Kumandan “Sen merak etme evlâdım” dese de, Halil şehit olmadan evvel son kez, “Arkadaşıma söyleyin, hakkını helâl etsin!” diyerek gözlerini yumar.

Aradan fazla zaman geçmez, sargı alanına yeni yaralılar gelir. Çoğu şehadete yürür. Şehitlerin üzerinden çıkan eşyalar ve künyeler kumandana ulaştırılır. İşte onlardan biri, kumandanın gözyaşlarına sebeptir: “Ben, Lapseki Beybaş köyünden arkadaşım Halil’e 1 mecit borç verdiydim. Kendisi beni göremedi. Biraz sonra taarruza kalkacağız. Belki ben dönemem. Arkadaşıma söyleyin, hakkımı helâl ettim.”

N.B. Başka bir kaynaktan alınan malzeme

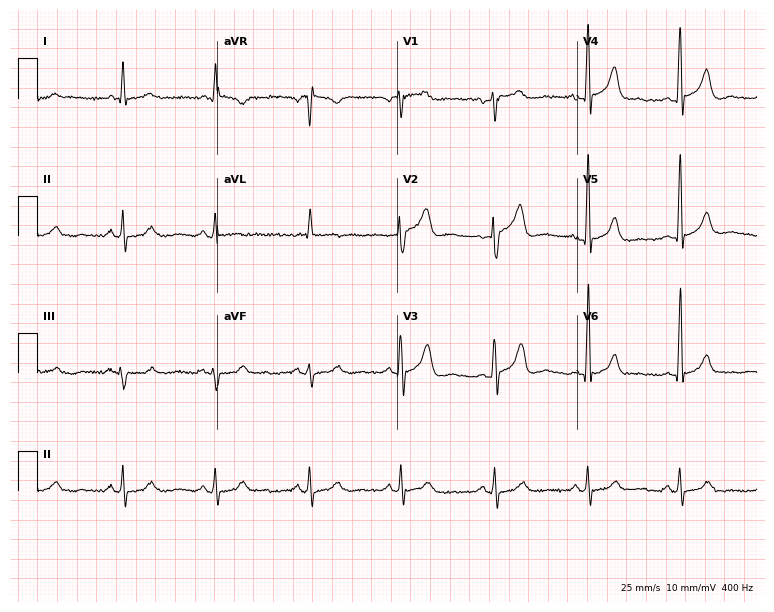
12-lead ECG (7.3-second recording at 400 Hz) from a 61-year-old male patient. Labelled as a normal ECG.

Kul hakkı, üzerinde işte böyle ince düşünülmesi gerekilen bir meseledir. İmam-ı Gazâlî, “Kalplerin Keşfi” adlı eserinde konuyla ilgili olarak hadîs-i şerîf çizgisinde şu notları aktarmıştır: “Başlıca kul hakları şunlardır: Müslüman kardeşinle karşılaşınca ona selâm vermen, seni davet edince davetine icâbet etmen, hastalanınca ziyaretine varman, ölünce cenazesinde bulunman, senin üzerine yemin ettiği zaman onu haklı çıkarman, senden nasihat isteyince ona nasihat vermen…”

Resûlullah (sav) buyuruyor: “Şu dört şey, Müslümanların, senin üzerindeki haklarıdır: İyi yolda olanlarını desteklemen, günahları için af dilemen, doğru yola sırt çevirenleri Hakk’a çağırman ve tövbe edenleri sevmen.”

Yine bazı hadîs-i şerîfler ile yazımızı bitirelim:

“Din kardeşine rahatsız edici nazarla bakmak, Müslümana helâl değildir.”

“Bir Müslümanın diğer bir Müslüman kardeşi ile üç günden fazla küs kalması ve karşılaşınca berikinin bu tarafa, ötekinin öbür tarafa dönmesi caiz değildir. Bu iki kişinin daha hayırlısı, ilk önce selâm verenidir.”

“Ayağı kayan bir Müslümanı tutup kaldıranı, Allah da kıyamet günü kaldırır.”